In 1905, seven years after this photograph was taken, Albert decided on an important change of career and left the Co-Op to open his own small grocery shop in Marple. Gertrude would help out in the shop and continue to ensure that Albert was smartly turned out to greet his customers. Albert was excited by the new venture and believed that it was the first step towards establishing a small chain of local grocery shops in the Manchester area. Gertrude was excited because Albert was excited.. Tragedy, however, struck just two years later when Albert was diagnosed with tuberculosis. He died in Halt Hill Sanitorium in April 1908. His illness meant that he had been unable to keep up with his business and, following his death, Gertrude had to sell up before moving back to Cheadle to live with her sister, Ethel, and her family.Ethel's children remember "Auntie Gertie" as a quiet, rather reticent, old lady whose eyes could occasionally light up with the dream of what might have been.
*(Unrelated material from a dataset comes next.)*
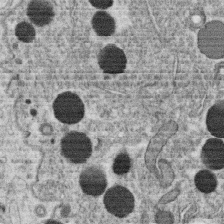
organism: C. elegans
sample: C. elegans oocyte; sperm cells

She lived to an old age, eventually dying in 1948 at the age of 86. A small group of people from the local chapel attended her funeral, although few knew her.

All the above, is sadly, quite untrue : a figment of my own imagination. It was created to give a story to a picture of an unknown couple, bought at an antique centre for a few pence. It didn't seem fair that the photograph of such a proud couple had survived the years whereas their story had not. They looked like they deserved a back-story, and this was my attempt to give them one.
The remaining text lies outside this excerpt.